Alumis is a precision medicines company with the mission to transform the lives of patients with autoimmune diseases. Even with treatment innovations of the last two decades, many patients with immunologic conditions continue to suffer - our goal is to fundamentally change the outcomes for these patients.
The small molecule CMC team is seeking a highly motivated Associate Director of Chemical Development Operations who will be responsible for leading the late-stage manufacturing activities critical to the successful development for the lead program at Alumis. The successful candidate will be able to direct and oversee contract development and manufacturing organizations (CDMOs) as well as lead process development efforts in preparation for successful late-stage manufacturing.
- Lead CDMO activities for late-stage drug substance development and manufacturing, including tech transfer, scale-up, process development, and optimization
- Apply principles of quality by design (QbD) to identify critical quality attributes (CQA) and to execute design of experiment (DOE) studies intended to identify proven acceptable ranges (PARs) and establish critical process parameters (CPPs)

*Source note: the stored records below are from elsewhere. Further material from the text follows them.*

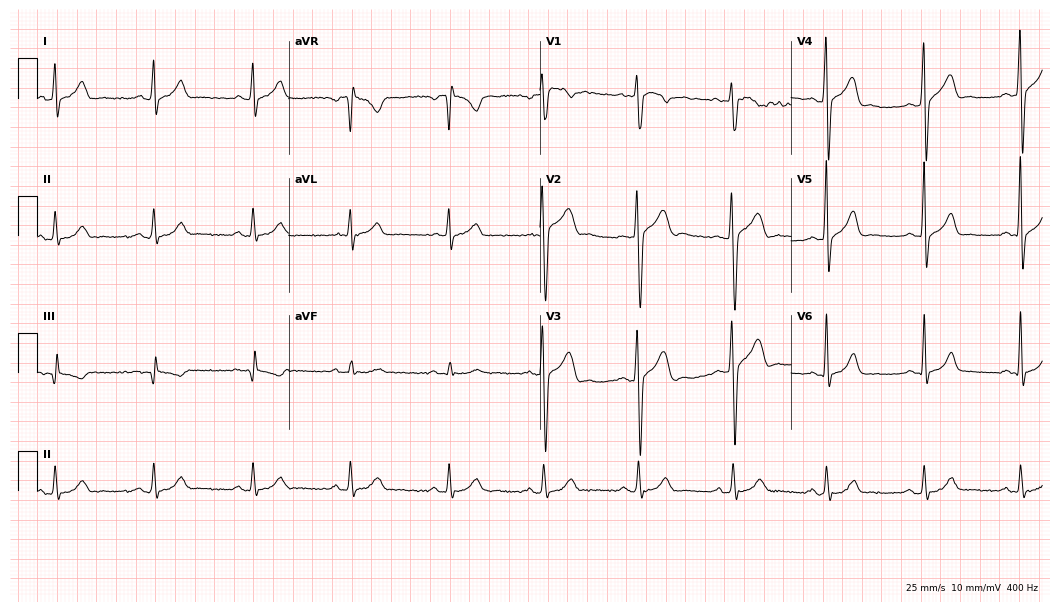
ECG (10.2-second recording at 400 Hz) — a man, 27 years old. Screened for six findings — first-degree AV block, right bundle branch block, left bundle branch block, sinus bradycardia, atrial fibrillation, sinus tachycardia — none is recorded.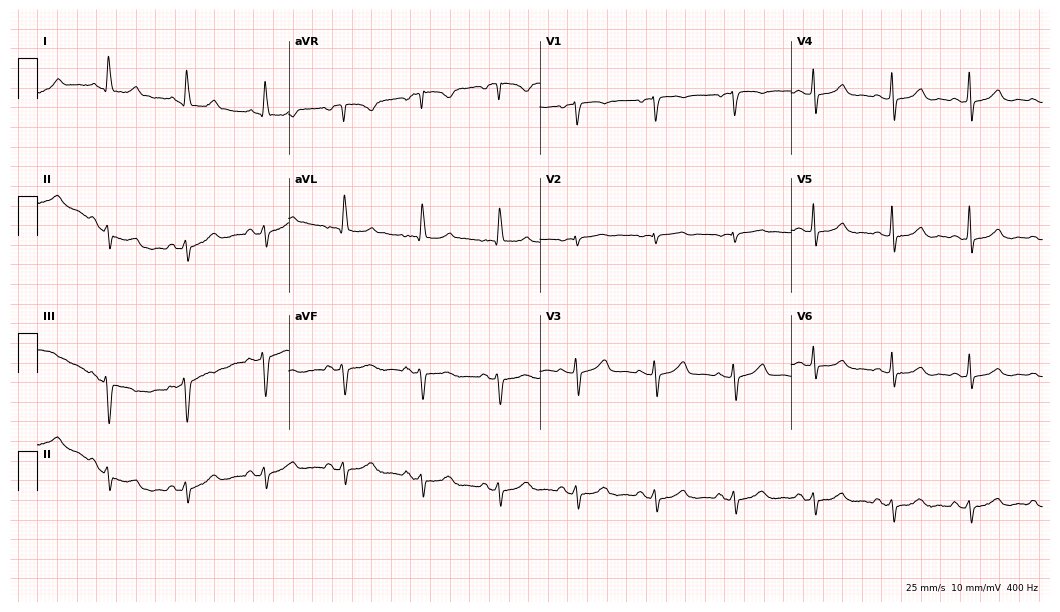
12-lead ECG from a female patient, 64 years old. No first-degree AV block, right bundle branch block, left bundle branch block, sinus bradycardia, atrial fibrillation or sinus tachycardia recorded for this tracing. Other findings, if any, are not listed.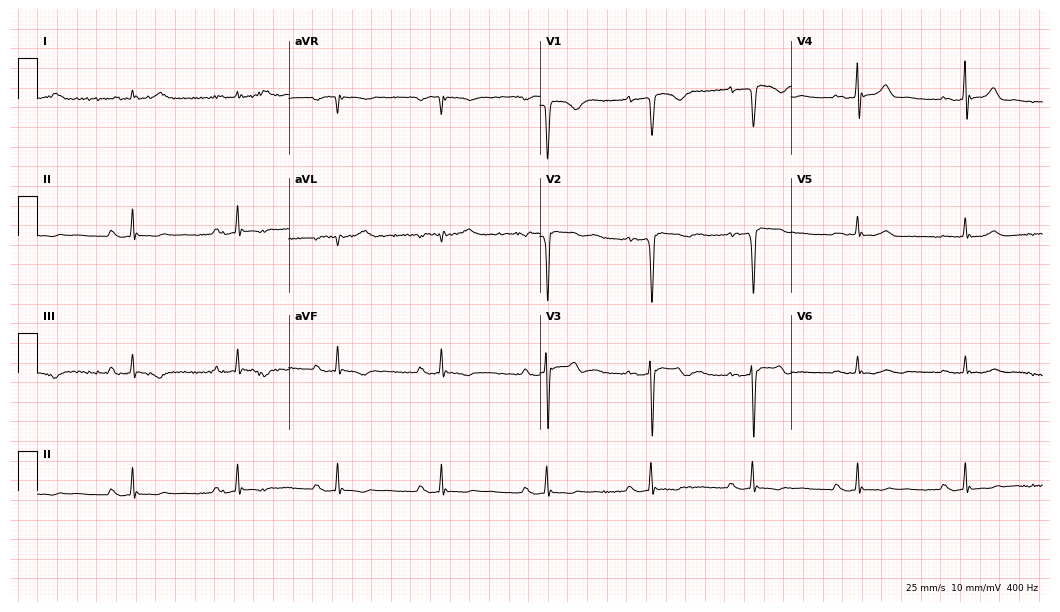
12-lead ECG (10.2-second recording at 400 Hz) from a 58-year-old man. Findings include first-degree AV block.

- Provide technical guidance and oversight (both internally and externally) to drive the phase appropriate drug substance development
- Review and approve cGMP documents, including batch records, change controls, deviations, specifications, validation master plan, validation protocols/reports
- Author the CMC sections of regulatory filings, including IND/IMPDs and NDA/MAAs
- Document development activities as source reports for regulatory filings
- Work effectively with the cross-functional CMC team to ensure timely delivery of drug substance throughout the full drug lifecycle
- Implement best practices and drive continuous improvements in the drug substance development process through technology innovation and problem solving
- Proactively identify risks and communicate effectively to functional teams across all levels of the organization
THE IDEAL CANDIDATE
- PhD./MS in Organic Chemistry, Chemical Engineering, or related field
- Minimum of 10 years of industry experience in small molecule drug substance development, including management of external vendors/CDMOs
- Capable of utilizing QbD principles to develop commercially viable manufacturing processes
- Experience in late phase drug substance process validation, pre-approval inspection, and commercial manufacturing
- Strong knowledge in cGMP, ICH, and regulatory requirements
- Highly proficient oral and written communication abilities
- Excellent collaboration, problem-solving, and organizational skills
- Comfortable in a fast-paced small company environment
- Ability to travel domestically and internationally up to 25% of the time to support ongoing manufacturing activities
- We Elevate
- We Challenge
- We Nurture
This position is located in South San Francisco, CA. At this time, we are not considering fully remote applicants.
The salary range for this position is $174,775 USD to $208,949 USD annually. This salary range is an estimate, and the actual salary may vary based on the Company’s compensation practices.
Alumis Inc. is an equal opportunity employer. If you are hired, we will require you to prove that you have received the primary series of an FDA-approved or authorized COVID -19 vaccine and at least one booster or have a valid religious or medical reason not to be vaccinated.